Presseerklärung: Schatzmeister von CSU und FDP akzeptieren illegale Parteispenden
Journalisten tarnten sich als spendierfreudige Bauunternehmer
Spendenexperten sprechen von "krimineller Energie der Schatzmeister"
SPD und Grüne in Bayern lehnen Spendenangebot ab
Einige Partei-Schatzmeister haben offenbar - allen Beteuerungen zum Trotz - auch aktuell keine Skrupel, illegale Spenden für ihre Parteien zu akquirieren. Das belegen Recherchen von zwei Journalisten, die das ARD-Magazin Panorama in seiner heutigen Ausgabe präsentiert. Getarnt als angebliche Bauunternehmer, hatten sie den Schatzmeistern aller Parteien in Bayern eine Spende von 30.000 ¿ angeboten. Ihre Bedingung: Sie wollten anonym bleiben, dürften nicht in den Rechenschaftsberichten der jeweiligen Parteien auftauchen. Die Schatzmeister von SPD und Grünen lehnten deshalb dieses Angebot ab. Denn schließlich sei diese geforderte Anonymität nur unter Missachtung von bestehenden Gesetzen möglich.
Die Schatzmeister von CSU und FDP, Adolf Dinglreiter und Klaus von Lindeiner, hatten offenbar keine Bedenken. Sie trafen sich zu Gesprächen mit den angeblichen Spendern im Münchner Hotel "Vier Jahreszeiten". Die Zusammenkunft wurde mit versteckten Kameras im Bild festgehalten. Zusätzlich wurden die Gesprächsinhalte in Gedächtnisprotokollen dokumentiert, deren Richtigkeit die beiden Journalisten mit eidesstattlichen Erklärungen untermauern.

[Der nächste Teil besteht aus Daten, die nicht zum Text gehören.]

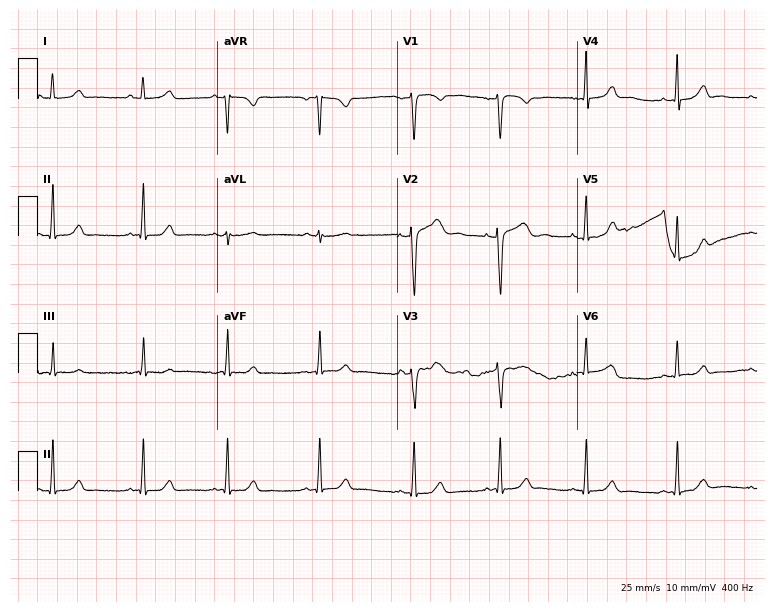
ECG (7.3-second recording at 400 Hz) — a 26-year-old female patient. Screened for six findings — first-degree AV block, right bundle branch block, left bundle branch block, sinus bradycardia, atrial fibrillation, sinus tachycardia — none is recorded. Other findings, if any, are not listed.

Beide Schatzmeister konnten sich eine sogenannte "Stückelung" der Spenden in Einzelbeträge sehr gut vorstellen, um unter die gesetzlich fest geschriebene Veröffentlichungsgrenze von 10.000 ¿ zu kommen. Nach übereinstimmender Ansicht von Parteispenden-Experten ein ganz klarer Gesetzesbruch, der im aktuellen Parteiengesetz mit einer Freiheitsstrafe von bis zu drei Jahren bedroht ist.
Doch die beiden Schatzmeister hatten noch andere illegale Vorschläge: Die Bauunternehmer sollten die Spende nicht als Betriebsspenden, sondern als Privatspenden - aufgeteilt auf Ehefrau und Kinder - deklarieren. Der Vorteil: Die Spender könnten Teile dieser Beträge von der Steuer absetzen, die Parteien zusätzliche Steuergelder für die Spenden kassieren.
Prof. Hans-Herbert von Arnim, dem die Journalisten ihre Recherchen präsentierten, reagierte angesichts dieses Verhaltens der Schatzmeister empört: "Hier zeigt sich ein gerüttelt Maß an krimineller Energie. Man schlägt den Spendern Wege vor, um an zusätzliche Steuergelder zu kommen, um die Publikationspflicht zu vermeiden, zusätzlich noch die Aufforderung zur Steuerhinterziehung und der Betrugstatbestand. Ein unfassbarer Vorgang."
Auch der Parteienrechtler Prof. Martin Morlok äußerte gegenüber Panorama sein Unverständnis über das Verhalten der Schatzmeister: "Ich bin überrascht, dass wir nach den ganzen Parteispenden-Affären schon wieder die Bereitschaft der Parteien dokumentiert haben, dass man die Gesetze nicht beachten will."
Die Journalisten Daniel Hechler und Adrian Peter zogen gegenüber Panorama ihr Resümee als spendenfreudige Bauunternehmer: "Wenn wir als Journalisten die Pressestellen angerufen hätten, wäre uns beteuert worden, dass man sich selbstverständlich an die Gesetze halten würde. Insofern haben wir durch unsere Tarnung die Realität dokumentieren können. Überrascht hat uns aber, dass kein Schatzmeister unsere Identität überprüft oder Nachforschungen angestellt hat."